Verbal sexual coercion can be negative or positive and typically is used persistently until the desired outcome is achieved or the victim leaves the situation.

Negative verbal sexual coercion can take the form of threats to terminate the relationship, threats to obtain sex from someone else, swearing, or attempts to gain sympathy from the victim. Forms of positive verbal persuasion include using compliments (e.g., “I love you so much,” “You are so sexy”) or promises of a committed relationship to elicit sexual contact. Repeated requests, nagging, and pleas for sex are considered to be neutral verbal persuasion and are most common in established relationships. Emotional persuasion such as threats to end the relationship, or eliciting feelings of guilt in a partner, are more common in romantically established relationships in which the victim may feel sexually obligated to the perpetrator than in relationships between acquaintances or friends.

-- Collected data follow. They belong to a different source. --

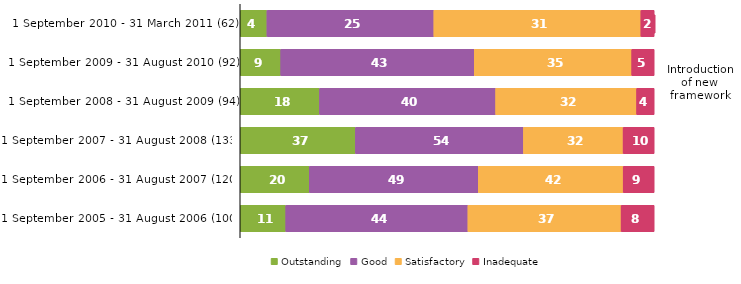
| Category | Outstanding | Good | Satisfactory | Inadequate |
|---|---|---|---|---|
| 1 September 2010 - 31 March 2011 (62) | 4 | 25 | 31 | 2 |
| 1 September 2009 - 31 August 2010 (92) | 9 | 43 | 35 | 5 |
| 1 September 2008 - 31 August 2009 (94) | 18 | 40 | 32 | 4 |
| 1 September 2007 - 31 August 2008 (133) | 37 | 54 | 32 | 10 |
| 1 September 2006 - 31 August 2007 (120) | 20 | 49 | 42 | 9 |
| 1 September 2005 - 31 August 2006 (100) | 11 | 44 | 37 | 8 |

Physical coercion is the use of sexual contact in an attempt to arouse the victim (e.g., continued kissing, touching, or removal of clothing) and change the victim’s mind about furthering the sexual encounter. This tactic is more often employed in coercive experiences between acquaintances or friends than in committed relationships. In some cases, physically aggressive behaviors such as holding the victim down, threats of physical harm, or blocking the victim’s ability to leave are included in the definition of physically coercive tactics.

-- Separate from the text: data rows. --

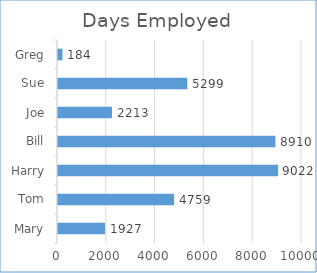
| Category | Days Employed |
|---|---|
| Mary | 1927 |
| Tom | 4759 |
| Harry | 9022 |
| Bill | 8910 |
| Joe | 2213 |
| Sue | 5299 |
| Greg | 184 |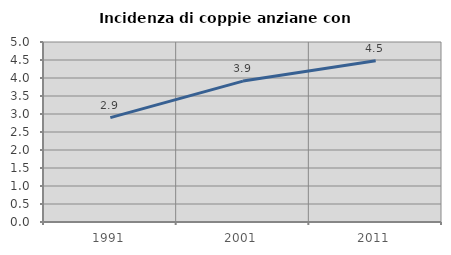
| Category | Incidenza di coppie anziane con figli |
|---|---|
| 1991.0 | 2.901 |
| 2001.0 | 3.914 |
| 2011.0 | 4.476 |

Research shows that alcohol and drugs may facilitate coerced sexual initiation by decreasing sexual inhibition and impairing the judgment of the victim. Perpetrators may encourage intoxication in a deliberate attempt to coerce sexual contact or may take advantage of someone who is already intoxicated and thus has a diminished capacity to resist the coercion. Furthermore, alcohol and drugs may contribute to coerced sexual initiation by decreasing the perpetrator’s ability to pick up on the victim’s cues communicating that he or she should stop.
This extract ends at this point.